1. A recursive route planning method for an electric vehicle, the method comprising steps of:

inputting a status condition, wherein the status condition has at least one starting point and at least one destination, mileages for remaining electric power and a route distance between the starting point and destination;

searching all recharge stations between the starting point and destination covering the latitude and longitude;

calculating distance between each recharge station to the starting point and to the destination;

removing recharge stations that do not meet a search condition, wherein said search condition includes whether the distance between the recharge station(s) and the destination is longer than the distance between the starting point and the destination;

integrating a list of recharge stations and planning at least one optimum route for the electric vehicle, wherein an optimum route is determined by one of the following factors: shortest time, shortest route, minimum times of recharge, shortest time of recharge and driving direction; and

executing the steps above when any status condition changes to retrieve a new driving route,

wherein the mileages for remaining electric power is obtained by modified method of estimating remaining mileage that is based on remaining electric power in the battery (SOC %) and distance already driven, and the modified method continues to modify when the remaining electric power in the battery (SOC %) decreases, and wherein the modified method of estimating remaining mileage comprising steps of dividing the driven distance (km) by consumed electric power of the driven distance (%) to obtain an electric power consuming amount of unit distance (km/%), and multiplying the electric power consuming amount of unit distance (km/%) with the remaining electric power in the battery (SOC %) to obtain the distance for remaining electric power (km).

2. The recursive route planning method of claim 1, wherein the distance between the starting point and the destination is obtained and calculated by Global Positioning System (GPS).

3. (canceled)

4. (canceled)

5. The recursive route planning method of claim 1, wherein when an electric vehicle is on, remaining electric power in a battery therein is obtained by coulometric detection method, and when the electric vehicle is off, a modified electric power in the battery is obtained by an open voltage estimation method, and the modified electric power in the battery is used to modify the remaining electric power in the battery when all conditions are meet, wherein a first modified condition is when the battery is in the process of charging, a second modified condition is when the battery is rested for a certain period of time, and a third modified condition is the remaining electric power in the battery is not equal to the modified electric power in the battery.

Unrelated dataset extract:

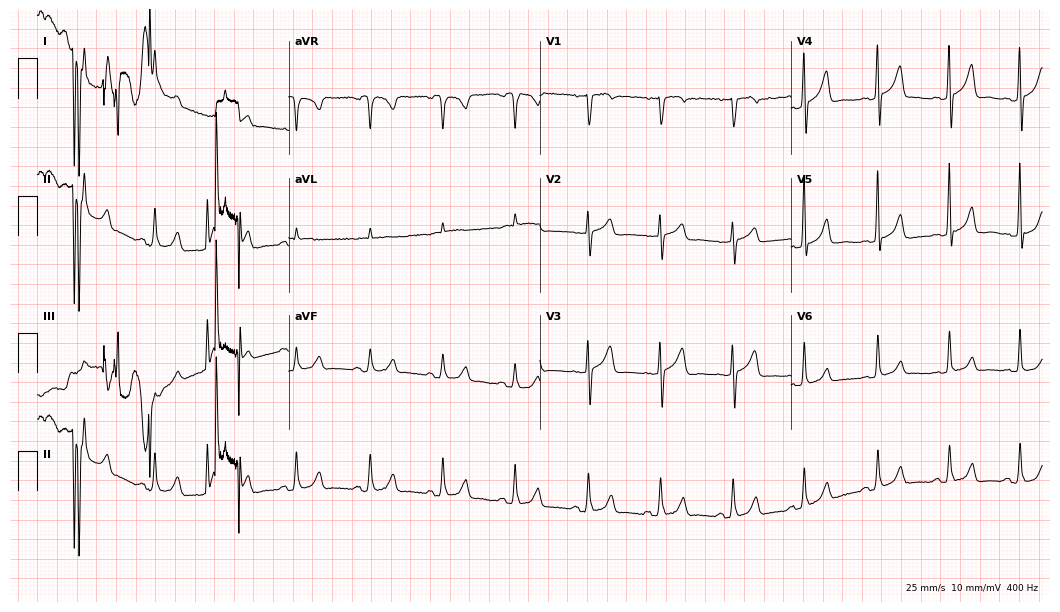
12-lead ECG from a 73-year-old man (10.2-second recording at 400 Hz). No first-degree AV block, right bundle branch block, left bundle branch block, sinus bradycardia, atrial fibrillation or sinus tachycardia recorded for this tracing. Other findings, if any, are not listed.

6. The recursive route planning method of claim 1, wherein the search condition is that whether distance between the starting point and the recharge stations is longer than the mileages for remaining electric power.

7. (canceled)

8. The recursive route planning method of claim 1, further comprising a step of providing an alarm system, wherein when the destination is not set and the mileages for remaining electric power is smaller than the threshold of the alarm system, the alarm system actively provides a list of recharge stations in the area nearby.

9. The recursive route planning method of claim 1, further comprising a step of providing a rear end monitoring system that is used to timely update the information of the recharge stations and the driver, and wirelessly update the information stored in the electric vehicle and timely report the status of the recharge stations in a predetermined area.

10. The recursive route planning method of claim 9, wherein the rear end monitoring system retrieves the location of the vehicle and the mileages for remaining electric power from the driver's information, and receive the coordinate of the closest recharge station from the database of the recharge stations, and further transmit the coordinate of the closest recharge station through GeoSMS to the driver's mobile device or navigation system.